Question

A sample of 0.50 g of an organic compound was treated according to Kjeldahl's method. The ammonia evolved was absorbed in 50 mL of 0.5 M $H_{2}S{O}_4$.The residue acid required 60 mL of 0.5 M solution of $NaOH$ for neutralisation.
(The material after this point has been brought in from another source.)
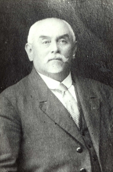 Hércules Galló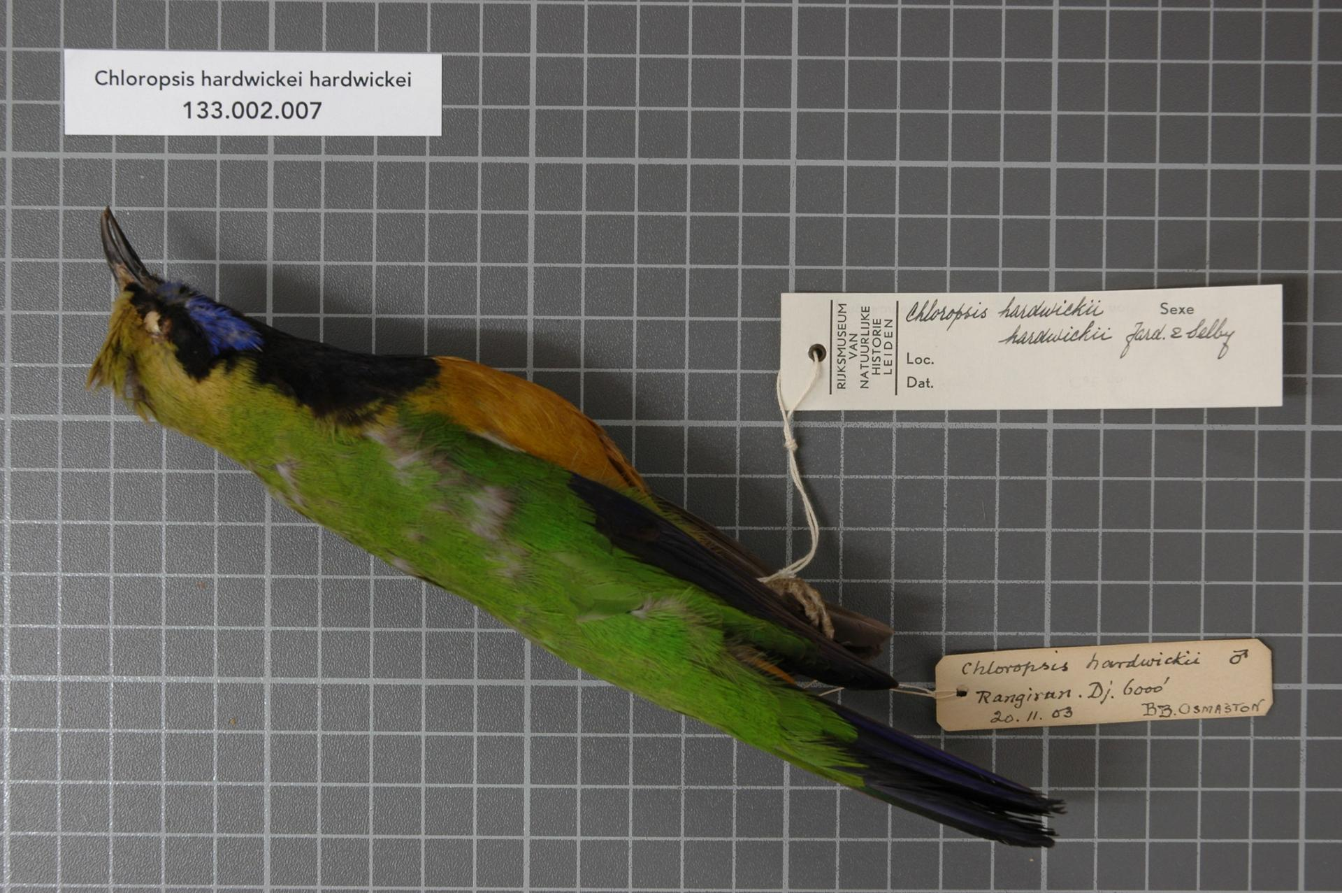 Chloropsis hardwickei hardwickei Jardine and Selby, 1830

What would be the percentage composition of nitrogen in the compound?

• A. 50
• B. 60
• C. 56
• D. 44

Answer 1

The correct option is C 56

Mass of organic compound = 0.50 g

60 mL of 0.5 M solution of $NaOH$ is required by residual acid for neutralisation

$\Rightarrow$ 60 mL of 0.5 M solution of $NaOH$ = $\frac{60}{2}$ mL of 0.5M $H_{2}S{O}_4$ = 30mL of 0.5M $H_{2}S{O}_4$

$\therefore$ Acid consumed in absorption of evolved ammonia is (50-30)mL = 20mL

Again, 20mL of 0.5M $H_{2}S{O}_4$ = 40mL of 0.5M $N{H}_3$

Since 1000mL of 1M $N{H}_3$ contains 14g of nitrogen,

$\therefore$ 40mL of 0.5M $N{H}_3$ will contain = $\frac{14\times 40}{1000}\times 0.5$ = 0.28g of $N$

Therefore, percentage of $N$ in 0.50g of organic compound = $\frac{0.28}{0.50}\times 100=56\%$

Hence, the correct answer is $56\%$.